A Family of Temporal Surveillance Techniques for Detecting Increasing Outbreaks

November 2006

James Dunyak, The MITRE Corporation
Mojdeh Mohtashemi, The MITRE Corporation; MIT AI and CS Lab
Katherine Yih, Harvard Medical School and Harvard Pilgrim
Martin Kulldorff, Harvard Medical School and Harvard Pilgrim

ABSTRACT

Emergence of new infectious agents spreading at a global scale has added new urgency to the development of real-time disease surveillance systems. At the same time, biological terrorism is a growing concern. The successful interdiction against SARS demonstrated the confrontation of these urgent crises through rapid and accurate detection of unusual epidemiological trends. Many surveillance algorithms have been proposed in the literature, but comparing these approaches is complicated. Benchmarking of temporal surveillance techniques is a critical step in the development of an effective syndromic surveillance system. Unfortunately, holding "bake-offs" to blindly compare approaches is a difficult and often fruitless enterprise, in part due to the parameters left to the final user for tuning.

In this paper, we demonstrate how common analytical development and analysis may be coupled with realistic data sets to provide insight and robustness when selecting a surveillance technique. Four detection approaches, all part of a family of detectors, are considered: G-surveillance based on the space-time scan statistic, a uniformly most powerful test for exponentially increasing outbreaks, a monotonic regression approach, and a non-negative regression approach.
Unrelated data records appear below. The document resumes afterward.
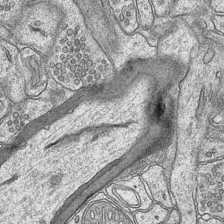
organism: Mouse
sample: CA1 Hippocampus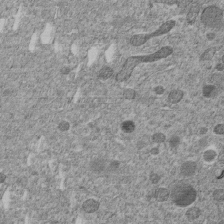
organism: C. elegans
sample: C. elegans embryo early stage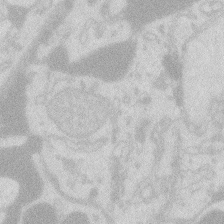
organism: Zebrafish
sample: Macrophage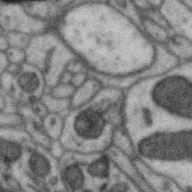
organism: Zebra finch
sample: Brain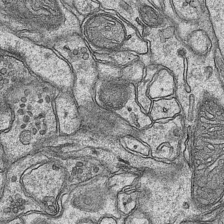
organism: Mouse
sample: CA1 Hippocampus

The first of the four is a standard technique, while the latter three are new techniques for syndromic surveillance. All are compared using time series on patient visits coded as influenza-like illness at Harvard Pilgrim Health Care in the Boston area. The tradeoff in detection capability and robustness demonstrates the benefit of a monotonic regression approach for growing outbreaks. If an exponentially growing outbreak is the target, then the uniformly most powerful test delivers nearly optimal performance.